That's as true today as it ever has been.
So when four teenage boys found themselves with a spring afternoon on their hands, they
did what any English lad might have done in 1943.
They went poaching.
They were only hunting birds' nests, really.
It was April, and spring met nests full of eggs, so they went exploring in their area
of storebridge, there in the midlands of England.
Over the course of that afternoon, their search brought them to a private park known as Higley
Woods, and that's where they saw the tree.
It was a massive elm with an overgrown trunk that looked more like a hedgehog than a plant
with thin, wispy branches that stuck out toward the sky.
Locals called it the witch elm.
It was strong.
It was climbable, and most importantly, it was perfect for nesting, so one of the boys
scaled up the side.
When he reached the top and began to look for nests, he found something entirely different.

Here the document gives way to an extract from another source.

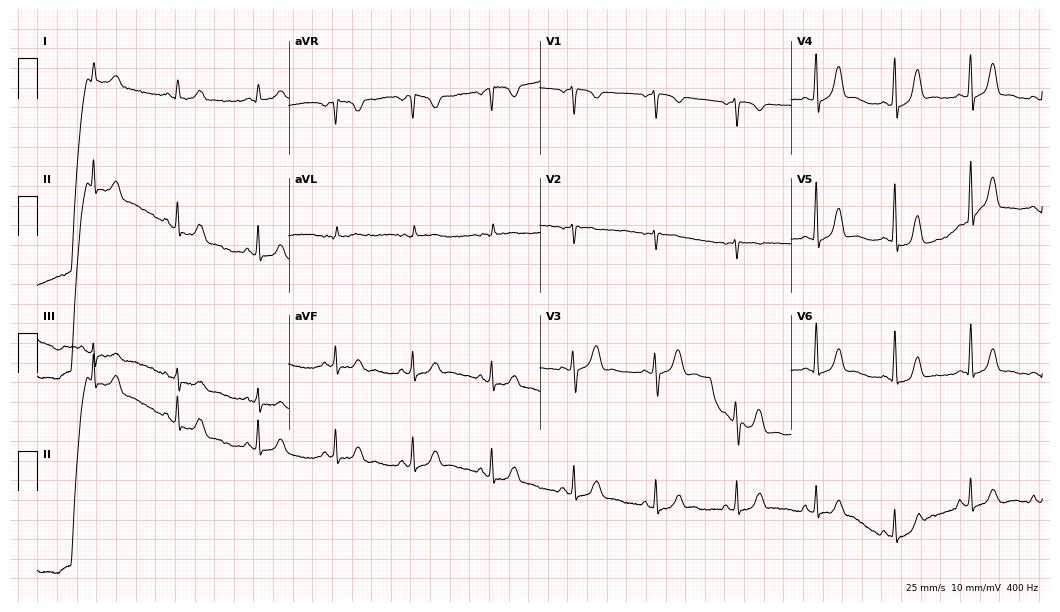
Electrocardiogram (10.2-second recording at 400 Hz), a 41-year-old female. Of the six screened findings (first-degree AV block, right bundle branch block (RBBB), left bundle branch block (LBBB), sinus bradycardia, atrial fibrillation (AF), sinus tachycardia), none is recorded. Findings outside these six are not listed.
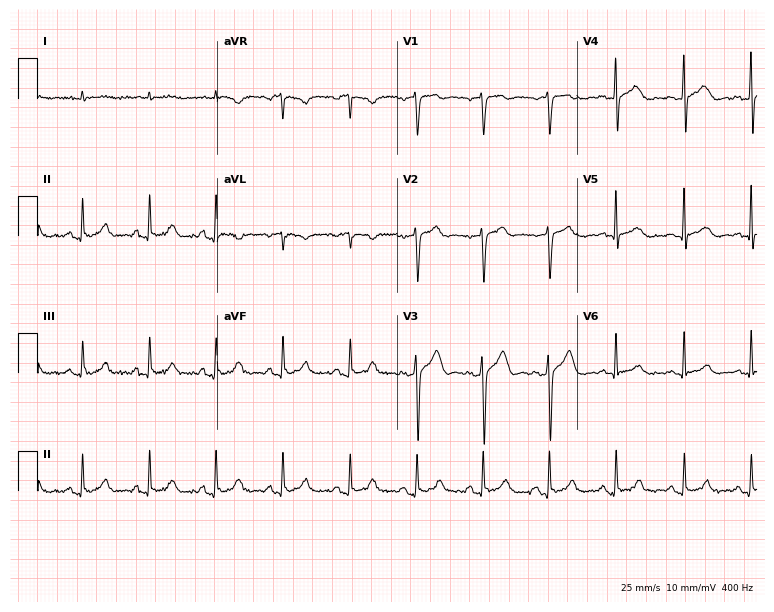
Electrocardiogram, a 70-year-old man. Of the six screened findings (first-degree AV block, right bundle branch block (RBBB), left bundle branch block (LBBB), sinus bradycardia, atrial fibrillation (AF), sinus tachycardia), none is recorded. Findings outside these six are not listed.

A skull was staring up at him from the hollow center of the tree.
The boy assumed it was from an animal and plucked it free from the branches.
That's when he noticed how large it was, and the patches of hair that were still attached
to it.
Human hair.
The grisly discovery kicked off one of the biggest unsolved mysteries in modern England.
Beneath the skull lodged in the hollow center of the tree was a complete skeleton.
It belonged to a young woman of unknown origin and unknown identity.
No one stepped forward to claim the body.
No killer was ever found, but the public fell in love and named her, and to this day, people
still wonder who put Bella in the witch tree.
Humans, you see, are fascinated by dead bodies.
They're the centerpiece of countless mystery stories and a vivid reminder of our own mortality.
We can see that fascination in both the innocent wonder of films like Stand by Me and the gruesome
realism of CSI.
Real life, though, is more complex.
It's more dark than we'd care to admit.
And while the odds are good that most people won't ever stumble upon a dead body, it's
a lot more common than you'd expect.
Corpses should be hard to come by.
But unfortunately, that couldn't be further from the truth.
I'm Aaron Mankey, and this is Lore.
In February of 2013, a number of guests at the Cecil Hotel in Los Angeles called down
to the front desk to complain about the water in their rooms.
Some described how the shower would run black before clearing up.
Others complained of the odd taste and odor, and that age-old complaint that we all know
and love, poor water pressure, popped up time and time again.
So the maintenance crew was sent up to the roof, where the hotel kept water tanks used
to supply the rooms, and it was in one of the tanks that they discovered a body, a human
body, no less.
And it had been there for weeks.
It turned out to be a missing woman named Alyssa Lam.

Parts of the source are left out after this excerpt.